Task directions
Copy out the data exactly as it appears, without a single image.

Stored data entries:
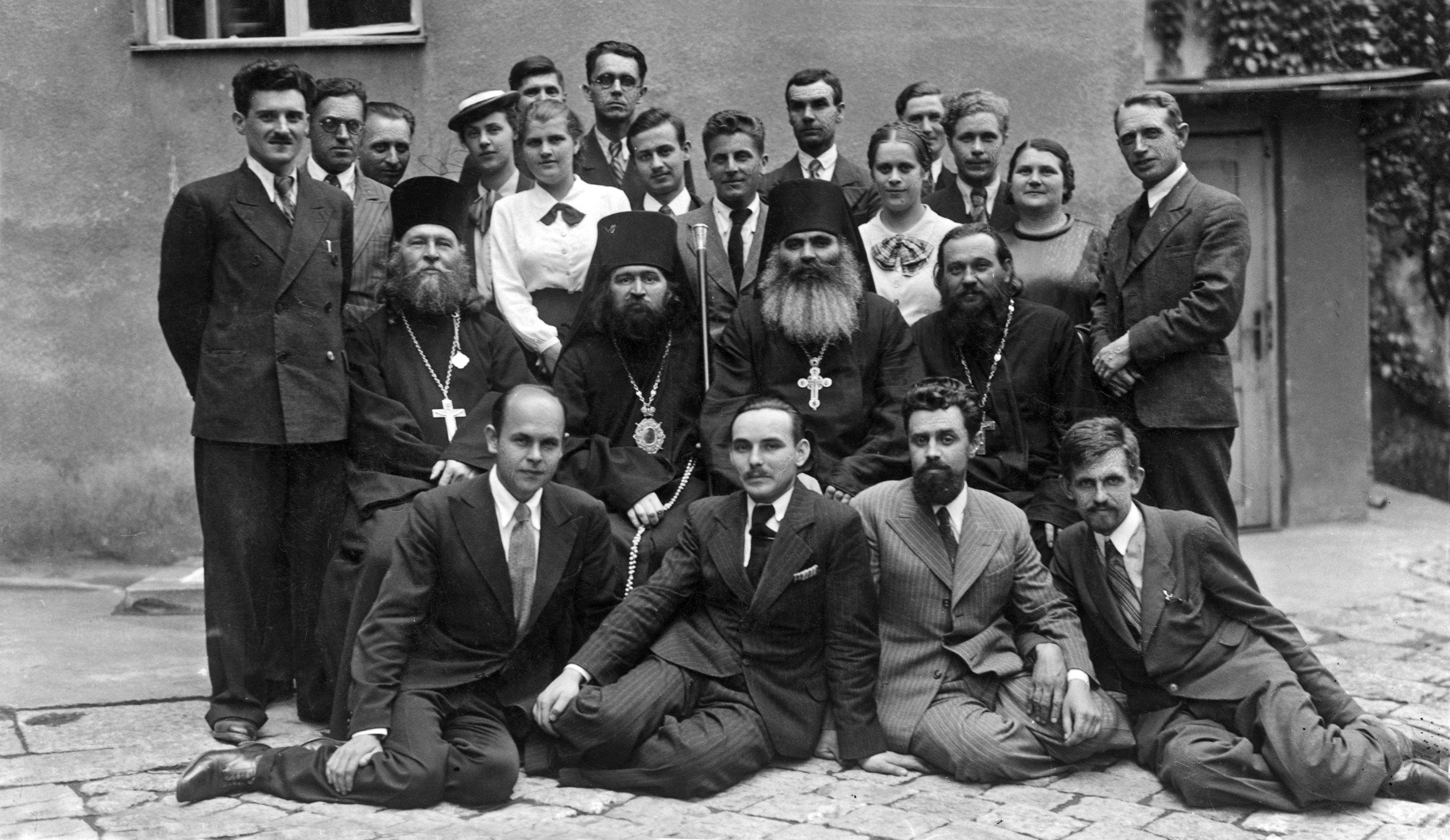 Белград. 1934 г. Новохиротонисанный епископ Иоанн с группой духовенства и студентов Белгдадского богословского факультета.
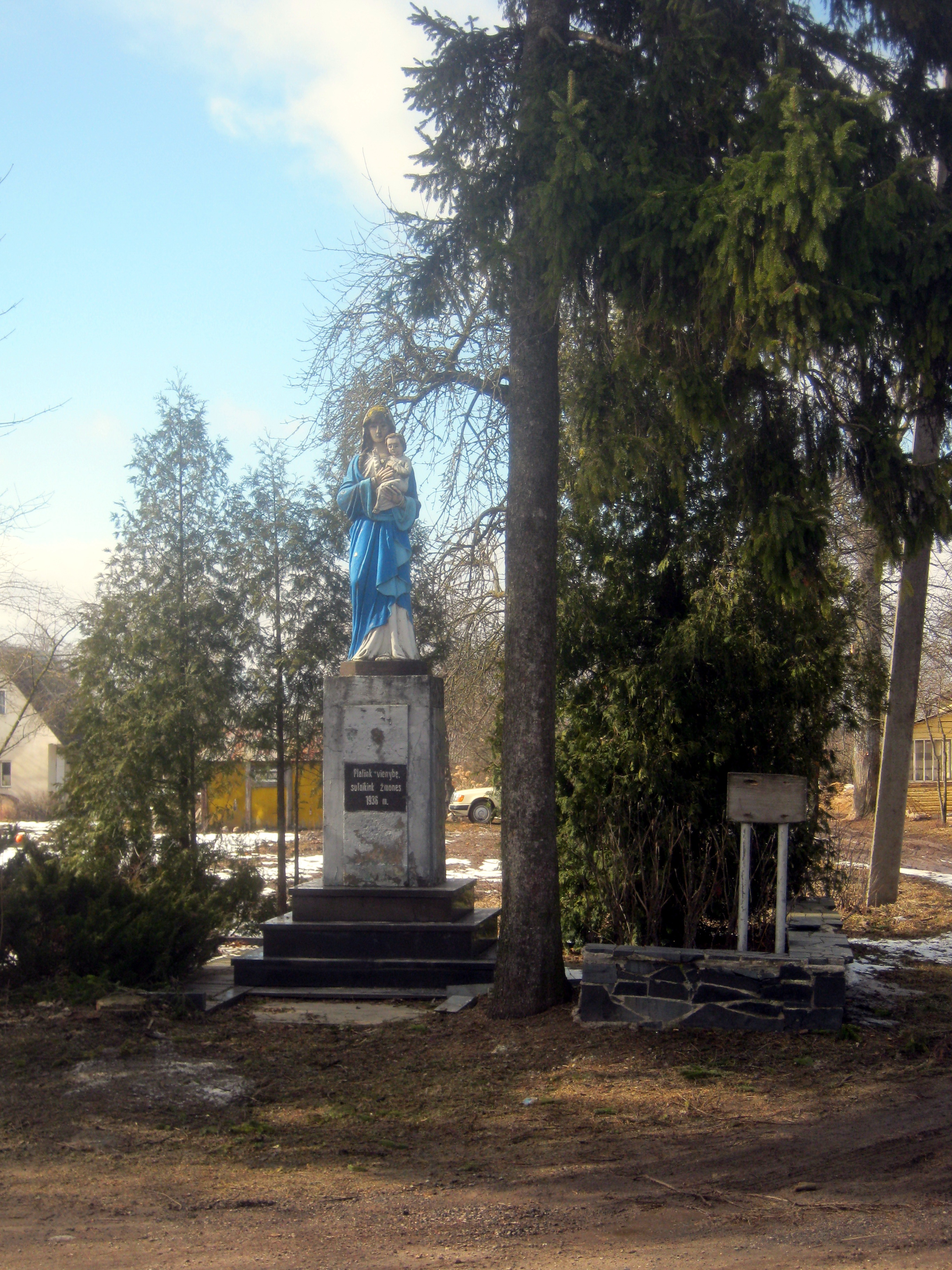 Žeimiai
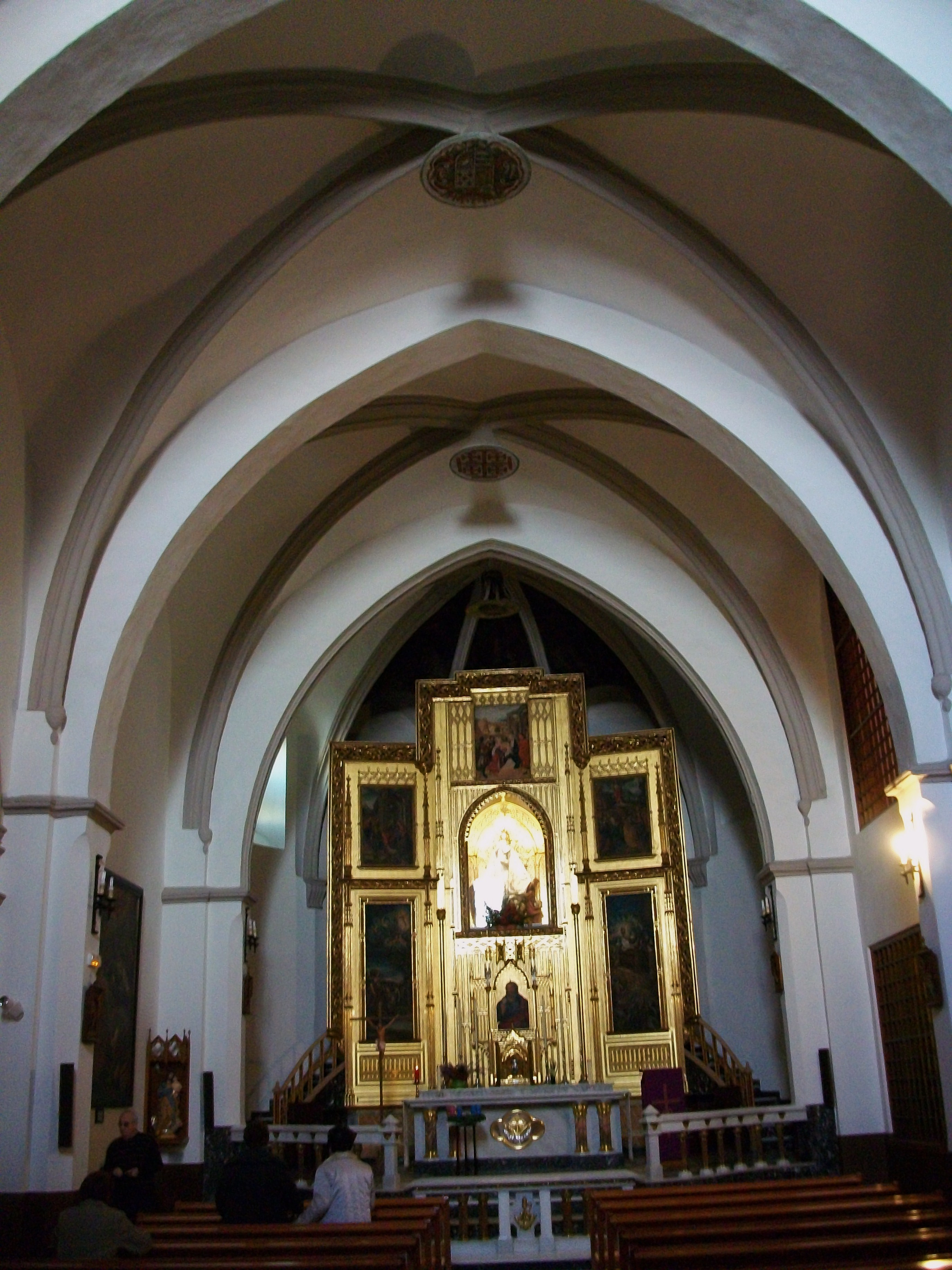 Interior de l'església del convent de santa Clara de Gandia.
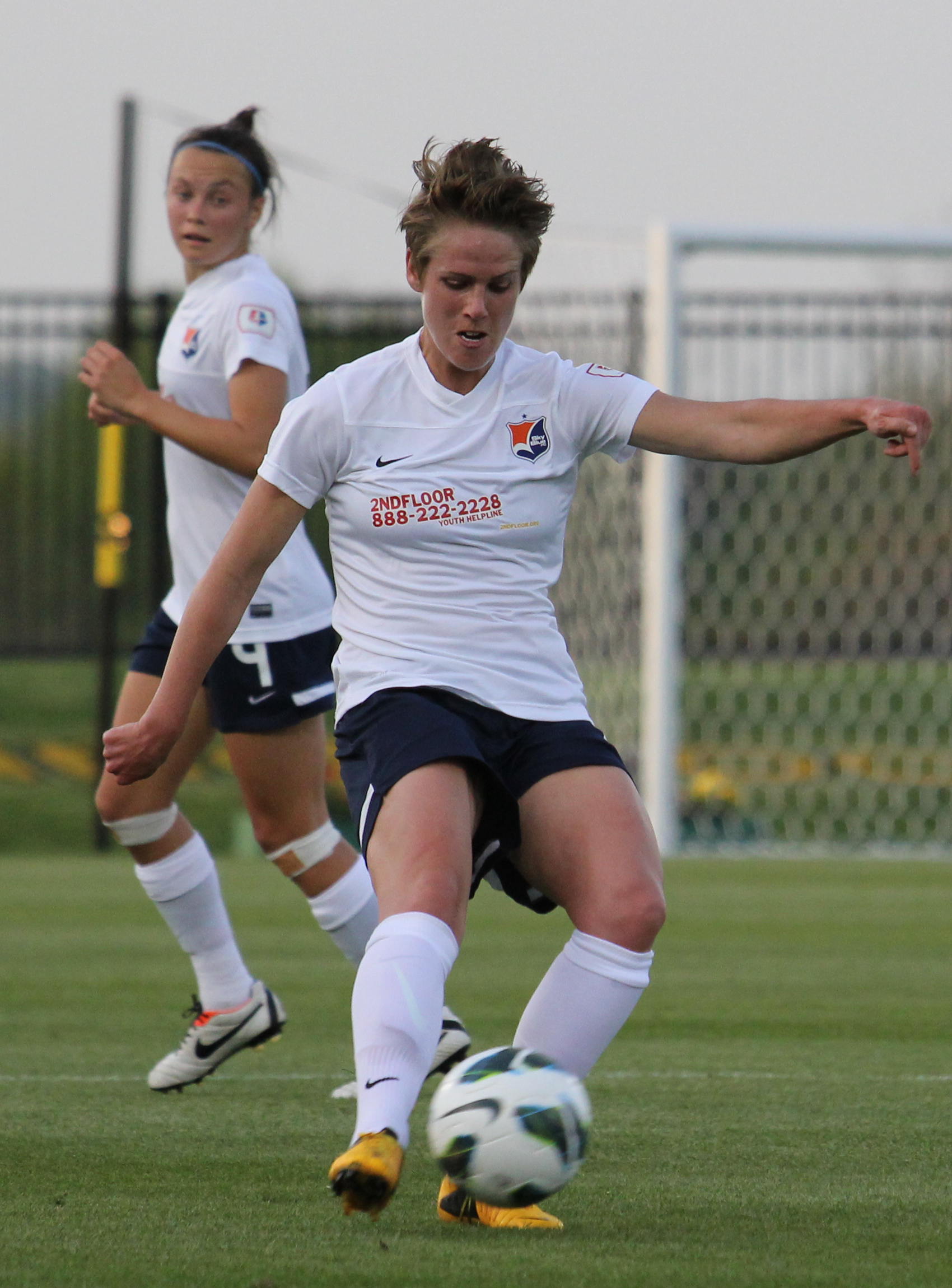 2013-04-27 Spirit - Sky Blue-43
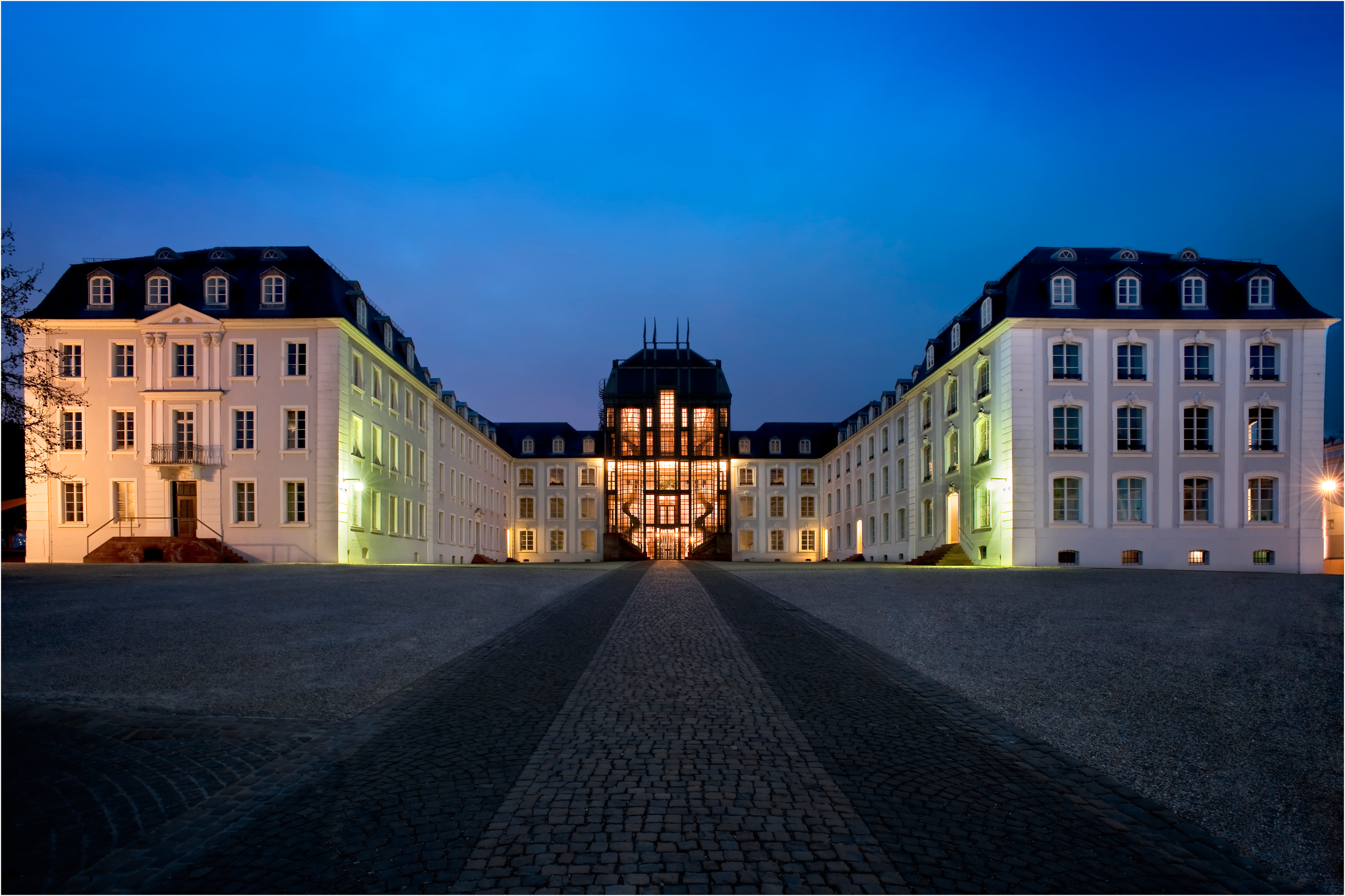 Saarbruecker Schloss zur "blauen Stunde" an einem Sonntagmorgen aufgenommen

Your response
 Белград. 1934 г. Новохиротонисанный епископ Иоанн с группой духовенства и студентов Белгдадского богословского факультета.
 Žeimiai
 Interior de l'església del convent de santa Clara de Gandia.
 2013-04-27 Spirit - Sky Blue-43
 Saarbruecker Schloss zur "blauen Stunde" an einem Sonntagmorgen aufgenommen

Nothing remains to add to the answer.